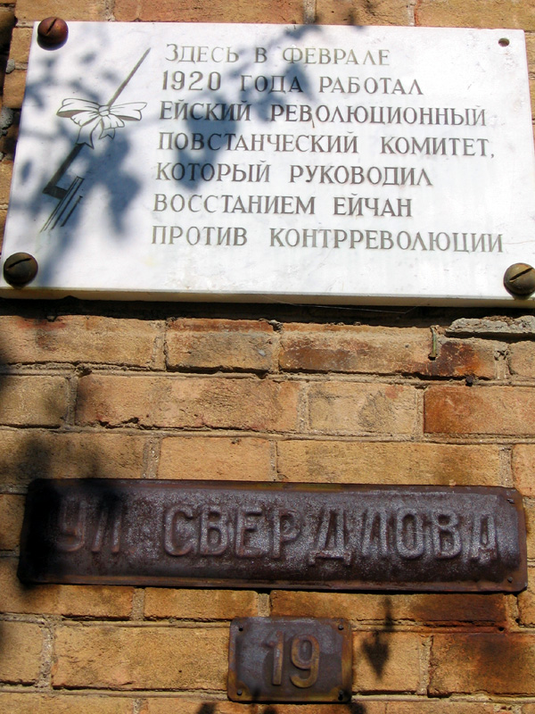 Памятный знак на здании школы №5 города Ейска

• • • • • • •

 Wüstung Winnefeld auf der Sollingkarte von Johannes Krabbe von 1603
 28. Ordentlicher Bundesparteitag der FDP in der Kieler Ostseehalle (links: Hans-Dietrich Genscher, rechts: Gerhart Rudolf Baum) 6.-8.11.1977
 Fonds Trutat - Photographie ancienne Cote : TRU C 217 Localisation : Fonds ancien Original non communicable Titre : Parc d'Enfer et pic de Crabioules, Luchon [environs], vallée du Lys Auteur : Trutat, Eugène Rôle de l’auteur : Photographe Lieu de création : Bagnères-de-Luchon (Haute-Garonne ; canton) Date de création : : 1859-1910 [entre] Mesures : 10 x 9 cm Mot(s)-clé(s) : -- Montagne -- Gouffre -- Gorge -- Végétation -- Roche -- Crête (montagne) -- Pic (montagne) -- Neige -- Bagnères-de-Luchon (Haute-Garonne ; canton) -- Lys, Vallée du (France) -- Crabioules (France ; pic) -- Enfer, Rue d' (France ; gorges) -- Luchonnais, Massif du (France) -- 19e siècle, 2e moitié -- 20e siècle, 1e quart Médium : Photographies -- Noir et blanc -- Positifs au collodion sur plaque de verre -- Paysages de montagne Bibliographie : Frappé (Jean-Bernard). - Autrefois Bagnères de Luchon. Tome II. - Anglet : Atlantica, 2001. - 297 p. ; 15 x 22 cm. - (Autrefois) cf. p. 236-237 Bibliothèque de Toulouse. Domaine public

• • • • • • •

> [Task requirements]:
Every line from the line containing "28. Ordentlicher Bundesparteitag" through the line containing "Fonds Trutat - Photographie" in the records above must be retyped exactly. Leave out the rest.

> [Solution]:
 28. Ordentlicher Bundesparteitag der FDP in der Kieler Ostseehalle (links: Hans-Dietrich Genscher, rechts: Gerhart Rudolf Baum) 6.-8.11.1977
 Fonds Trutat - Photographie ancienne Cote : TRU C 217 Localisation : Fonds ancien Original non communicable Titre : Parc d'Enfer et pic de Crabioules, Luchon [environs], vallée du Lys Auteur : Trutat, Eugène Rôle de l’auteur : Photographe Lieu de création : Bagnères-de-Luchon (Haute-Garonne ; canton) Date de création : : 1859-1910 [entre] Mesures : 10 x 9 cm Mot(s)-clé(s) : -- Montagne -- Gouffre -- Gorge -- Végétation -- Roche -- Crête (montagne) -- Pic (montagne) -- Neige -- Bagnères-de-Luchon (Haute-Garonne ; canton) -- Lys, Vallée du (France) -- Crabioules (France ; pic) -- Enfer, Rue d' (France ; gorges) -- Luchonnais, Massif du (France) -- 19e siècle, 2e moitié -- 20e siècle, 1e quart Médium : Photographies -- Noir et blanc -- Positifs au collodion sur plaque de verre -- Paysages de montagne Bibliographie : Frappé (Jean-Bernard). - Autrefois Bagnères de Luchon. Tome II. - Anglet : Atlantica, 2001. - 297 p. ; 15 x 22 cm. - (Autrefois) cf. p. 236-237 Bibliothèque de Toulouse. Domaine public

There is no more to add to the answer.